LA PARTÍCULA DE DIOS
La partícula de Dios, como muchos la denominan, la partícula más pequeña, la figurita difícil, aquella que la física cuántica encontró, el bosón de Higgs, justifica la existencia de masa, pero siempre hay más.
Nunca se va a encontrar la última partícula asociada a la materia porque no es física. No está en las dimensiones físicas, la única dimensión que comparte es el tiempo. Las otras dimensiones no son las que corresponden a la materia. Es una forma de energía podríamos decir. Es la manifestación de la materia en otra dimensión no visible que está asociada a cada partícula elemental.
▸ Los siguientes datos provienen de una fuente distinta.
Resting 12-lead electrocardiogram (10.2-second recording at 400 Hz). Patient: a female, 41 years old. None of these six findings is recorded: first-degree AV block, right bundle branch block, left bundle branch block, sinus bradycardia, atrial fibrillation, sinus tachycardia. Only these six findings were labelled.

Es la que, después de la evolución, permite que ese conglomerado de materia llamado hombre, logre la conciencia.
En parte tienen razón aquellos que dicen que la conciencia es anterior a la materia. Será anterior a la materia pero indudablemente también es posterior a ella.
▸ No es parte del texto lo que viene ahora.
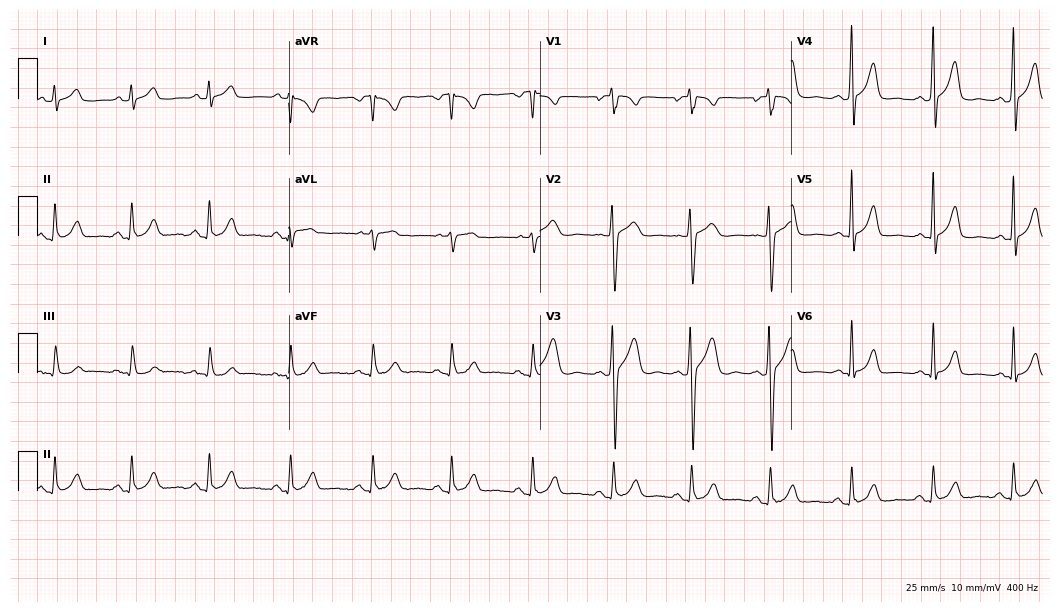
Electrocardiogram, a 29-year-old female. Of the six screened findings (first-degree AV block, right bundle branch block, left bundle branch block, sinus bradycardia, atrial fibrillation, sinus tachycardia), none is recorded. Only these six findings were labelled.

Debemos pensar que más allá de la muerte, más allá de la materia la conciencia existe, también del mismo modo nosotros existimos. Nuestra existencia perdura y lo único que compartiremos con la vida material es la dimensión del tiempo, la línea de tiempo.
Si desaparece el universo, desaparece la materia y la energía, al fin y al cabo sabemos muy bien que la materia es simplemente energía confinada en un espacio físico. Esa energía forma las partículas elementales que luego, después de varias aglomeraciones posteriores, terminan formando los átomos y las moléculas.
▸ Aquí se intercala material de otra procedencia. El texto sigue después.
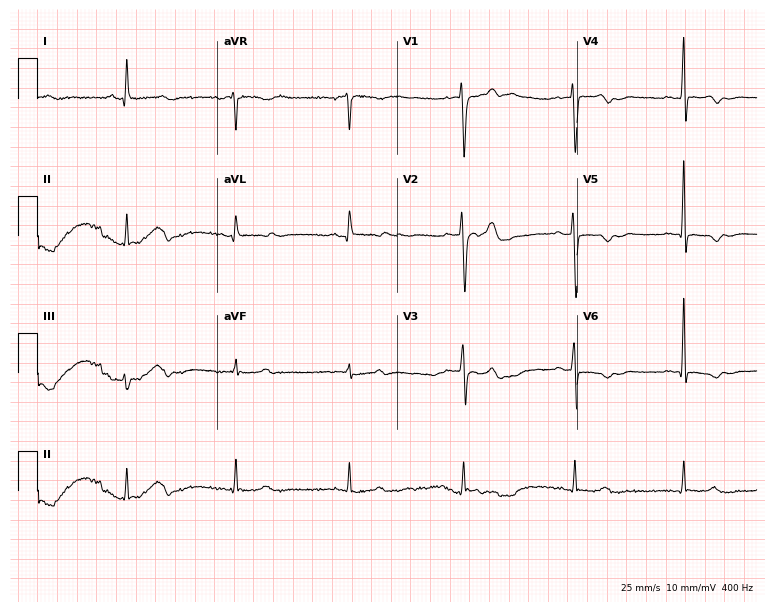
12-lead ECG from a 44-year-old male patient. Screened for six findings — first-degree AV block, right bundle branch block, left bundle branch block, sinus bradycardia, atrial fibrillation, sinus tachycardia — none is recorded. Findings outside these six are not listed.

O sea, la materia es simplemente energía acumulada en un espacio. Bueno, esa energía dejaría de existir, pero eso que está asociado, esa otra forma de “energía”, la digamos verdadera “partícula de Dios”, que nunca se va a encontrar dado que no es materia, luego de nuestra muerte va a seguir existiendo en esa invisible e inmedible dimensión que sumada a la del tiempo forma una nueva realidad que no es visible desde el mundo material.